CAS Maple gives this as type [_rational]
\[ \boxed {y^{\prime }-\frac {\left (x -y\right )^{3} \left (x +y\right )^{3} x}{\left (-y^{2}+x^{2}-1\right ) y}=0} \]
✓ Solution by Maple
Time used: 0.031 (sec).
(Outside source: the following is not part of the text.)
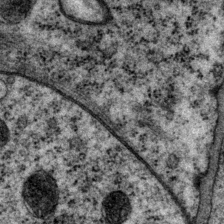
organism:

Leaf size: 226
dsolve(diff(y(x),x) = (x-y(x))^3*(x+y(x))^3*x/(-y(x)^2+x^2-1)/y(x),y(x), singsol=all)
\[ -\left (\int _{\textit {\_b}}^{x}\frac {\left (-\textit {\_a} +y \left (x \right )\right )^{3} \left (\textit {\_a} +y \left (x \right )\right )^{3} \textit {\_a}}{-\textit {\_a}^{6}+3 \textit {\_a}^{4} y \left (x \right )^{2}-3 y \left (x \right )^{4} \textit {\_a}^{2}+y \left (x \right )^{6}+\textit {\_a}^{2}-y \left (x \right )^{2}-1}d \textit {\_a} \right )+\int _{}^{y \left (x \right )}\frac {2 \left (\left (-\textit {\_f}^{6}+3 \textit {\_f}^{4} x^{2}+\left (-3 x^{4}+1\right ) \textit {\_f}^{2}+x^{6}-x^{2}+1\right ) \left (\int _{\textit {\_b}}^{x}\frac {\left (\textit {\_a} -\textit {\_f} \right )^{2} \left (\textit {\_a} +\textit {\_f} \right )^{2} \textit {\_a} \left (2 \textit {\_a}^{2}-2 \textit {\_f}^{2}-3\right )}{\left (\textit {\_a}^{6}-3 \textit {\_a}^{4} \textit {\_f}^{2}+\left (3 \textit {\_f}^{4}-1\right ) \textit {\_a}^{2}-\textit {\_f}^{6}+\textit {\_f}^{2}+1\right )^{2}}d \textit {\_a} \right )+\frac {x^{2}}{2}-\frac {\textit {\_f}^{2}}{2}-\frac {1}{2}\right ) \textit {\_f}}{-\textit {\_f}^{6}+3 \textit {\_f}^{4} x^{2}+\left (-3 x^{4}+1\right ) \textit {\_f}^{2}+x^{6}-x^{2}+1}d \textit {\_f} +c_{1} = 0 \]
✓ Solution by Mathematica
Time used: 0.193 (sec). Leaf size: 74
DSolve[y'[x] == (x*(x - y[x])^3*(x + y[x])^3)/(y[x]*(-1 + x^2 - y[x]^2)),y[x],x,IncludeSingularSolutions -> True]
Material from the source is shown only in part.